◆ **EXERCISE DETAILS**
In your copy, include every line of the records exactly and no picture at all.

---- ENTRIES PROVIDED

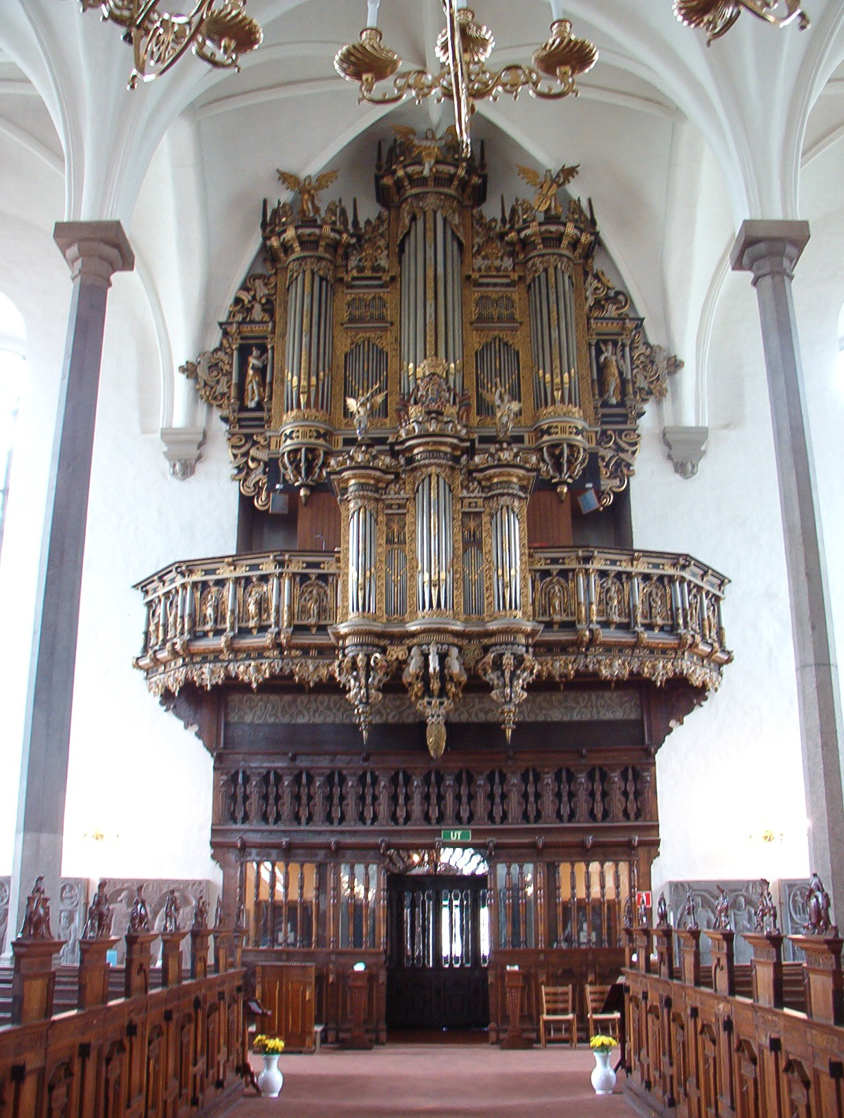 Date Aug 2005
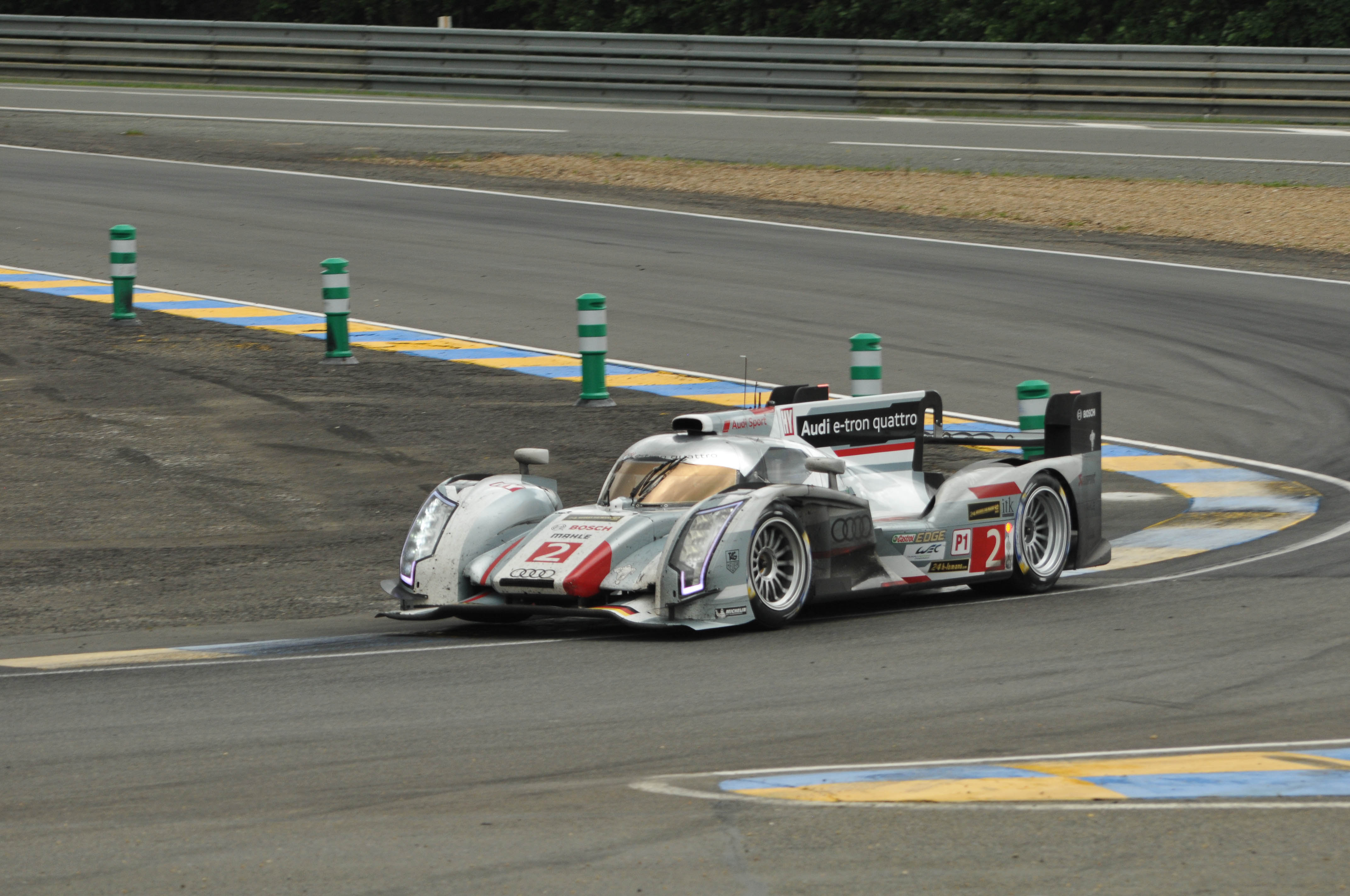 Le Mans 2013
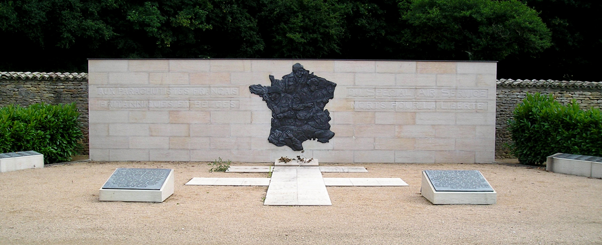 Le mémorial des parachutistes français, britanniques et belges du Special Air Service de Sennecey-le-Grand.
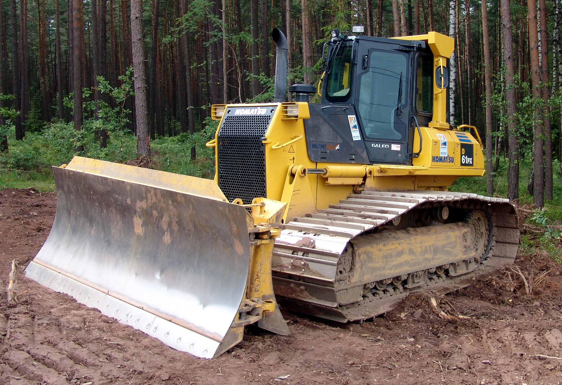 Komatsu 61PX Planierraupe
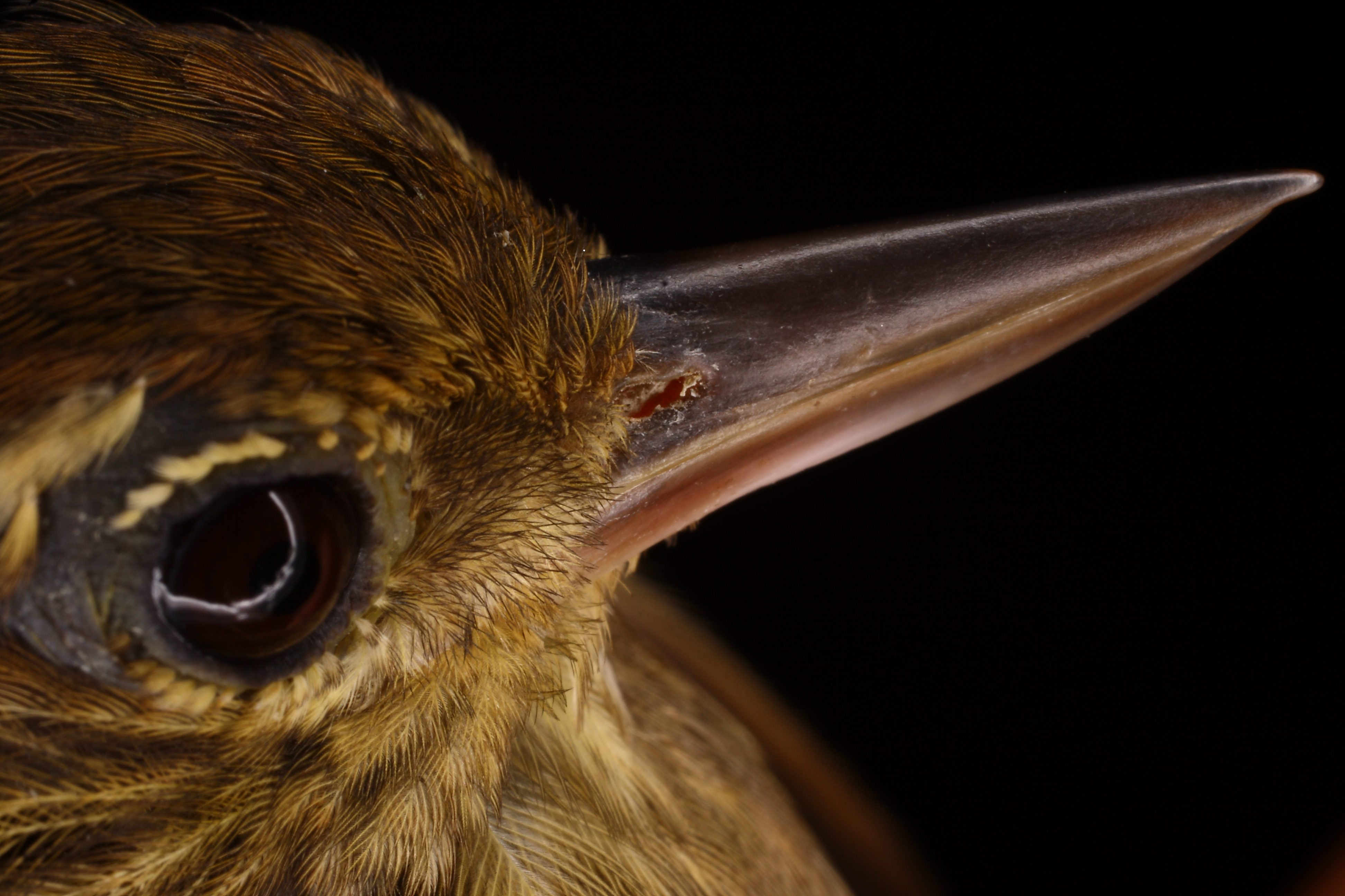 Xenops minutus

--------

◆ **YOUR SOLUTION**
 Date Aug 2005
 Le Mans 2013
 Le mémorial des parachutistes français, britanniques et belges du Special Air Service de Sennecey-le-Grand.
 Komatsu 61PX Planierraupe
 Xenops minutus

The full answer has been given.